Left as is, this would show uneven plots, as each TV series has a different number of episodes. I therefore create a function that normalizes each TV series. Effectively, if one series had 100 episodes and another had 50, then a new dataframe of 100 rows is created. The larger TV Series has one row per episode, whilst the smaller TV series would increase to 100 rows, with each episode representing 2 rows.
def norm_fill(df, size = None):
if size == None: no_row = len(df)
else: no_row = size
no_col = len(df.columns)
new_df = pd.DataFrame(index = range(no_row), columns=df.columns)
for col in df:
colSeriesObj = df[col]
mx = no_row
le = len(colSeriesObj.dropna())
diff = mx/le
for index in range(le):
old = int(index)
new = int(old*diff)
new_df.loc[new, col] = df.loc[old,col]
return new_df.fillna(method = "ffill")
You’ll notice I allow for an optional argument for the size. By default, the size will be the size of the TV series with the most episodes, but I can increase or decrease this.
Whilst decreasing should use a more scientific method, maybe by taking the mean or median between episodes, it currently uses a simple approach of skipping out episodes. For example, if the 100 episode TV series was reduced to 50 rows, it would show every other episode.
heatmap = data[data["season"] <= 99][["series", "row", "rating"]].pivot(index = "row", columns = "series", values = "rating")
def plot_func(df, size = None, square = False, linewidth = 0.0):
# Use the previously defined function to create a new normalised data frame
df = norm_fill(df, size)
# I then use the matplotlib TwoSlopeNorm function to create a diverging color palette. This allows me to have a two colored gradiant from medium to highly rated.
# The lowest value is 6 (any ratings below 6 will have the same color) and the maximum value is 10, as no rating can exceed this. I then set the centre (where the colors start to change) as 7.5.
divnorm = TwoSlopeNorm(vmin=6, vcenter=7.5, vmax=10)
cmap = sns.diverging_palette(50, 200, 50, 50, as_cmap=True)
# I then create the plot, with a figure size of 16 by 8 and add the titles and labels.
fig,ax = plt.subplots(1,1,figsize=(16,8))
_ = sns.heatmap(df.T, cmap = cmap, linewidth = linewidth, cbar_kws={"shrink" : 0.6}, square = square, norm = divnorm, ax = ax)
_ = _.set(ylabel = None, xlabel = "Episodes", xticklabels = [], title="Ratings per episode")
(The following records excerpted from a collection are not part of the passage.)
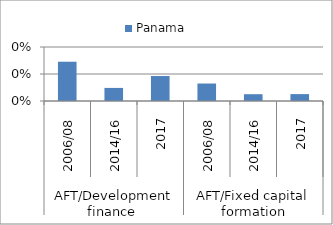
| Category | Panama |
|---|---|
| 0 | 0.003 |
| 1 | 0.001 |
| 2 | 0.002 |
| 3 | 0.001 |
| 4 | 0.001 |
| 5 | 0.001 |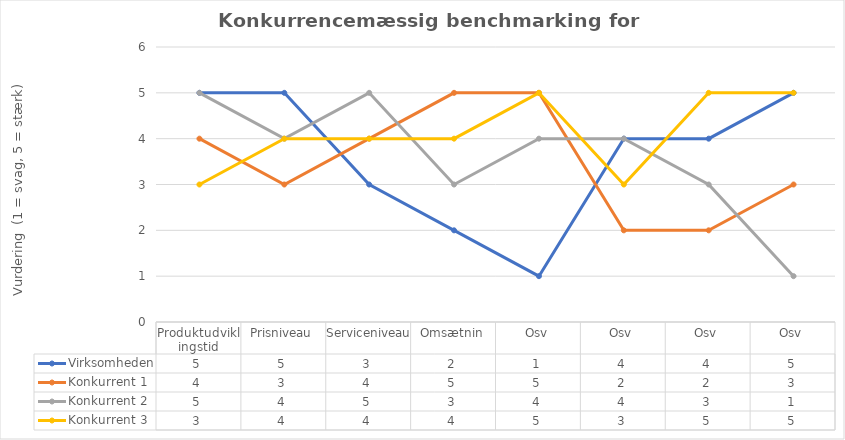
| Category | Virksomheden | Konkurrent 1 | Konkurrent 2 | Konkurrent 3 |
|---|---|---|---|---|
| Produktudviklingstid | 5 | 4 | 5 | 3 |
| Prisniveau | 5 | 3 | 4 | 4 |
| Serviceniveau | 3 | 4 | 5 | 4 |
| Omsætnin | 2 | 5 | 3 | 4 |
| Osv | 1 | 5 | 4 | 5 |
| Osv | 4 | 2 | 4 | 3 |
| Osv | 4 | 2 | 3 | 5 |
| Osv | 5 | 3 | 1 | 5 |

# I then adjust the plot sightly as this seems to fit better
ax.figure.subplots_adjust(left = 0.2)
# Finally, I amend the color labels. Rather than show ratings 6 to 10, I display the words "medium rated" and "highly rated" in the middle of the colors.
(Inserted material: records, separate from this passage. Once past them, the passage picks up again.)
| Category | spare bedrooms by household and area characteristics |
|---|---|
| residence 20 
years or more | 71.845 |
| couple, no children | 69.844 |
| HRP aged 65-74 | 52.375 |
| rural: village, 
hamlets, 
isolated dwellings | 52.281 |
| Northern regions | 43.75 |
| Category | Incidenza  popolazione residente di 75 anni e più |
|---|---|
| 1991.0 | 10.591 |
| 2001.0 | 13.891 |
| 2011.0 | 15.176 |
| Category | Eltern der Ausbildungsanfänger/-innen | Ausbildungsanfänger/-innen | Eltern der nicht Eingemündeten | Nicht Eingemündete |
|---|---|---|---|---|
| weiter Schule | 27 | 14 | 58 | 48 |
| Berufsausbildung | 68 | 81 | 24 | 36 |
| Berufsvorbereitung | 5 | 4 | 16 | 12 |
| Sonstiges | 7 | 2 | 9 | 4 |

colorbar = ax.collections[0].colorbar
colorbar.set_ticks([6.75,9])
colorbar.set_ticklabels(['medium rated','highly rated'])
plt.show()
plot_func(heatmap)
I like this plot. You can easily see which TV series has more episodes, through the thickness of each bar (the thicker each bar is, the fewer number of episodes there is). You can also easily see if a series as consistently been good or bad, or changed nearer it’s end.
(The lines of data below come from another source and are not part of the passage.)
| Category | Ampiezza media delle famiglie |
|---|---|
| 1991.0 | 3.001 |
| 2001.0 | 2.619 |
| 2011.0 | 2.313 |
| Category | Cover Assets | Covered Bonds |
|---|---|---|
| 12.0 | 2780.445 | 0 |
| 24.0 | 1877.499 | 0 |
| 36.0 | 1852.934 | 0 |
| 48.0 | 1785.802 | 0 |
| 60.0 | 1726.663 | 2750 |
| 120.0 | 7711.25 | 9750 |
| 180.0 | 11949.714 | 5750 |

Friends, as expected is the most consistently highly rated, with maybe just one medium rated episode. The Good Place is highly rated, but with fewer episodes. Brooklyn-Nine-Nine has only a few medium rated episodes, but is still going well and hasn’t finished it’s run. The Big Bang Theory however started it’s run of medium rated episodes before Modern Family did and you can also see their unaired pilot being rated fairly low too.
As much as I like this visualization, I feel we can utilize the
norm_fill
function to provide a cleaner, squarer plot. I use the exact
same plot as above, however I use norm_fill with a size of 40, with the
Square = True
and linewidth = 0.5
.
heatmap = data[data["season"] <= 99][["series", "row", "rating"]].pivot(index = "row", columns = "series", values = "rating")
plot_func(heatmap, size = 40, square = True, linewidth = 0.5)
And there we have it. My final visualization of how highly rated each TV Series is and how it changes over their seasons, along with a code that is reusable and easily changeable to show other TV Series. Not bad for under 130 lines of code (excluding comments)… on that note, just how bad were the final few episodes of Game of Thrones?